[TASK TO CARRY OUT] In your copy of the data, keep every word exact and include no pictures.

[EXERCISE DATA]
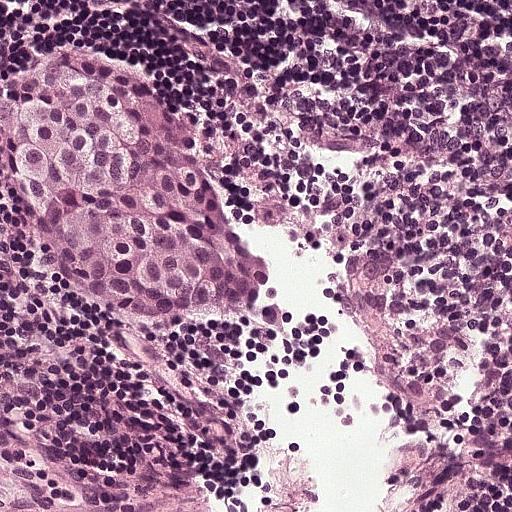
Lymph node section stained with H&E, from a whole-slide image of a breast-cancer sentinel node. Magnification about 20×, about 0.25 mm across the frame, about 0.49 µm per pixel.
Metastatic tumour outline, simplified to 12 points and listed clockwise in crop pixels (x, y): (93, 42), (178, 112), (243, 234), (285, 279), (278, 320), (245, 332), (150, 332), (50, 277), (28, 230), (25, 182), (0, 140), (0, 92).
Tumour covers about 20% of the frame.
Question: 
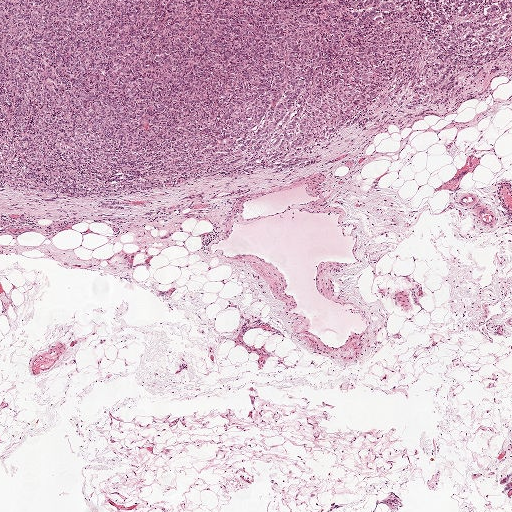
This is a crop of a whole-slide image: an H&E-stained breast-cancer sentinel lymph node section at roughly 2.5× magnification (about 3.9 µm per pixel; the crop spans about 2.0 mm).
Estimate the proportion of this field that is metastatic tumour.

Choices:
 (A) about 10% to 20%
 (B) about 5% or less
 (C) none: no tumour is outlined
 (D) about 50% or more
 (E) about 25% to 45%

Answer: (E) about 25% to 45%
About 30% of the field is tumour.
One metastatic tumour region; its boundary, reduced to 7 corners and listed clockwise: (0, 0), (511, 0), (511, 74), (372, 129), (322, 168), (160, 201), (1, 187).
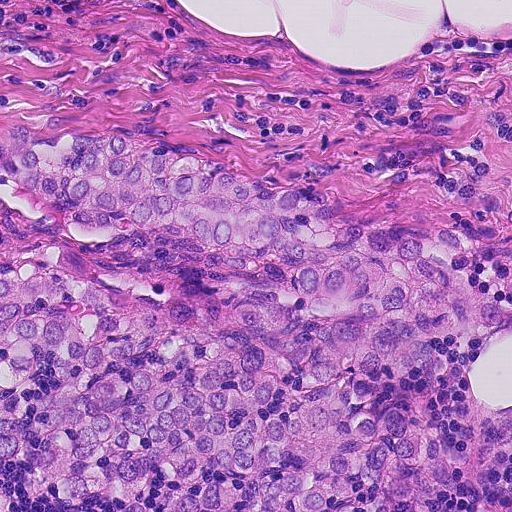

[RESPONSE]
Lymph node section stained with H&E, from a whole-slide image of a breast-cancer sentinel node. Magnification about 20×, about 0.25 mm across the frame, about 0.49 µm per pixel.
Metastatic tumour outline, simplified to 12 points and listed clockwise in crop pixels (x, y): (93, 42), (178, 112), (243, 234), (285, 279), (278, 320), (245, 332), (150, 332), (50, 277), (28, 230), (25, 182), (0, 140), (0, 92).
Tumour covers about 20% of the frame.
Question: 
This is a crop of a whole-slide image: an H&E-stained breast-cancer sentinel lymph node section at roughly 2.5× magnification (about 3.9 µm per pixel; the crop spans about 2.0 mm).
Estimate the proportion of this field that is metastatic tumour.

Choices:
 (A) about 10% to 20%
 (B) about 5% or less
 (C) none: no tumour is outlined
 (D) about 50% or more
 (E) about 25% to 45%

Answer: (E) about 25% to 45%
About 30% of the field is tumour.
One metastatic tumour region; its boundary, reduced to 7 corners and listed clockwise: (0, 0), (511, 0), (511, 74), (372, 129), (322, 168), (160, 201), (1, 187).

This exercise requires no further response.